The Five Stages of Enterprise Jupyter Deployment
 
Machine Learning , Analytics & Cyber Security the Next Level Threat Analytics...
Machine Learning , Analytics & Cyber Security the Next Level Threat Analytics...Machine Learning , Analytics & Cyber Security the Next Level Threat Analytics...
Machine Learning , Analytics & Cyber Security the Next Level Threat Analytics...
 
R reproducibility
R reproducibilityR reproducibility
R reproducibility
 
2014 nicta-reproducibility
2014 nicta-reproducibility2014 nicta-reproducibility
2014 nicta-reproducibility
 
Managing Changes to the Database Across the Project Life Cycle (presented by ...

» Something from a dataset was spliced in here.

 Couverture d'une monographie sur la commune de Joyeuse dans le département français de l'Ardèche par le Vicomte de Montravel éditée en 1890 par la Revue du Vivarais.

Managing Changes to the Database Across the Project Life Cycle (presented by ...Managing Changes to the Database Across the Project Life Cycle (presented by ...

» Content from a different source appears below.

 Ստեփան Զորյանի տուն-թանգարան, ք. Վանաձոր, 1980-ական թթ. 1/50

Managing Changes to the Database Across the Project Life Cycle (presented by ...
 
Managing changes to eZPublish Database
Managing changes to eZPublish DatabaseManaging changes to eZPublish Database
Managing changes to eZPublish Database
 

Recently uploaded

User Guide: Magellan MX™ Weather Station
User Guide: Magellan MX™ Weather StationUser Guide: Magellan MX™ Weather Station
User Guide: Magellan MX™ Weather StationColumbia Weather Systems
 
Pests of castor_Binomics_Identification_Dr.UPR.pdf
Pests of castor_Binomics_Identification_Dr.UPR.pdfPests of castor_Binomics_Identification_Dr.UPR.pdf
Pests of castor_Binomics_Identification_Dr.UPR.pdfPirithiRaju
 
REVISTA DE BIOLOGIA E CIÊNCIAS DA TERRA ISSN 1519-5228 - Artigo_Bioterra_V24_...

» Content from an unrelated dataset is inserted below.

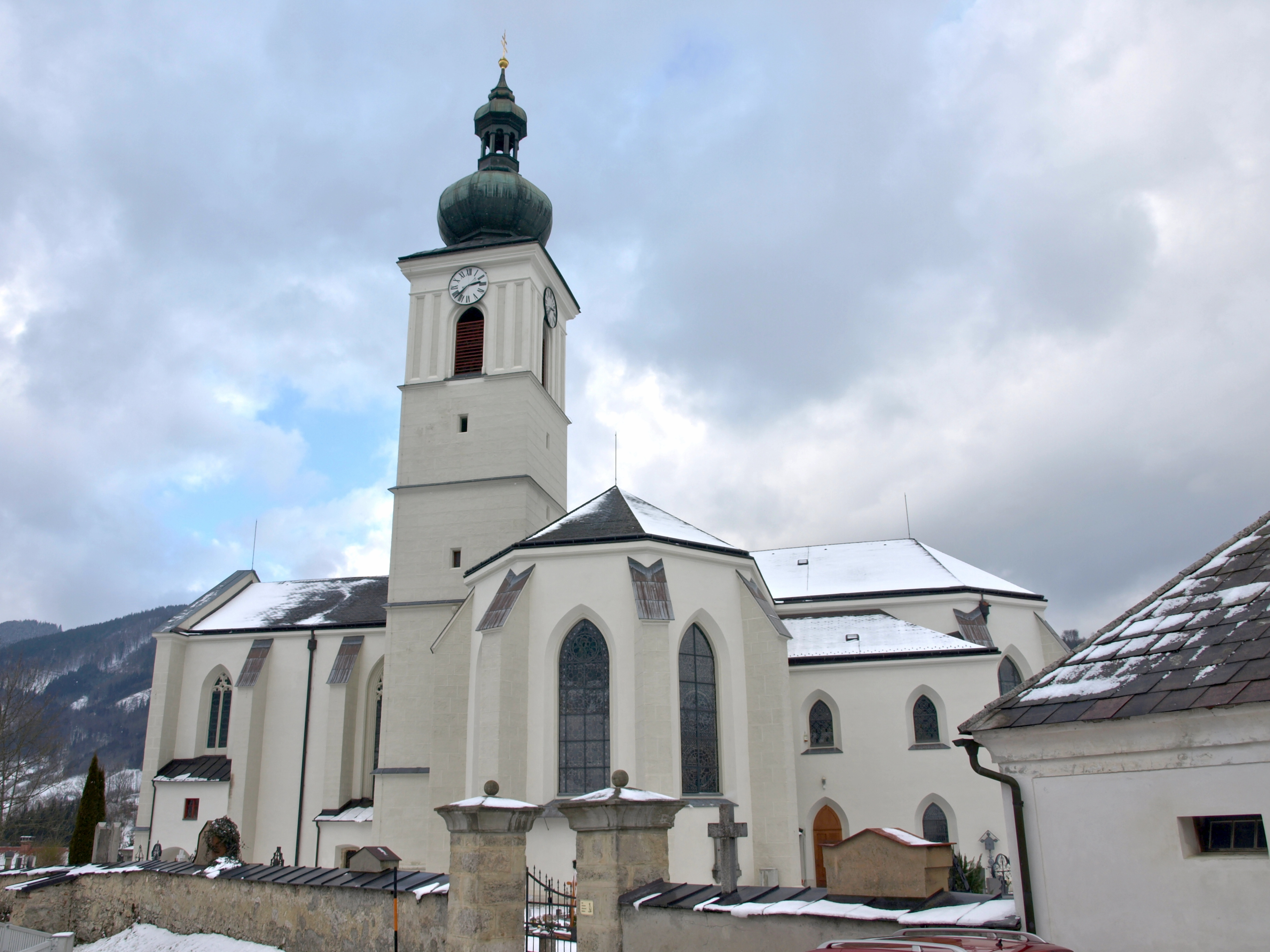 Kath. Pfarrkirche hl. Johannes Evangelista

REVISTA DE BIOLOGIA E CIÊNCIAS DA TERRA ISSN 1519-5228 - Artigo_Bioterra_V24_...REVISTA DE BIOLOGIA E CIÊNCIAS DA TERRA ISSN 1519-5228 - Artigo_Bioterra_V24_...
REVISTA DE BIOLOGIA E CIÊNCIAS DA TERRA ISSN 1519-5228 - Artigo_Bioterra_V24_...Universidade Federal de Sergipe - UFS
 
Harmful and Useful Microorganisms Presentation
Harmful and Useful Microorganisms PresentationHarmful and Useful Microorganisms Presentation
Harmful and Useful Microorganisms Presentationtahreemzahra82
 
Call Girls in Munirka Delhi 💯Call Us 🔝8264348440🔝
Call Girls in Munirka Delhi 💯Call Us 🔝8264348440🔝Call Girls in Munirka Delhi 💯Call Us 🔝8264348440🔝
Call Girls in Munirka Delhi 💯Call Us 🔝8264348440🔝soniya singh
 
LIGHT-PHENOMENA-BY-CABUALDIONALDOPANOGANCADIENTE-CONDEZA (1).pptx
LIGHT-PHENOMENA-BY-CABUALDIONALDOPANOGANCADIENTE-CONDEZA (1).pptxLIGHT-PHENOMENA-BY-CABUALDIONALDOPANOGANCADIENTE-CONDEZA (1).pptx
LIGHT-PHENOMENA-BY-CABUALDIONALDOPANOGANCADIENTE-CONDEZA (1).pptxmalonesandreagweneth
 
Fertilization: Sperm and the egg—collectively called the gametes—fuse togethe...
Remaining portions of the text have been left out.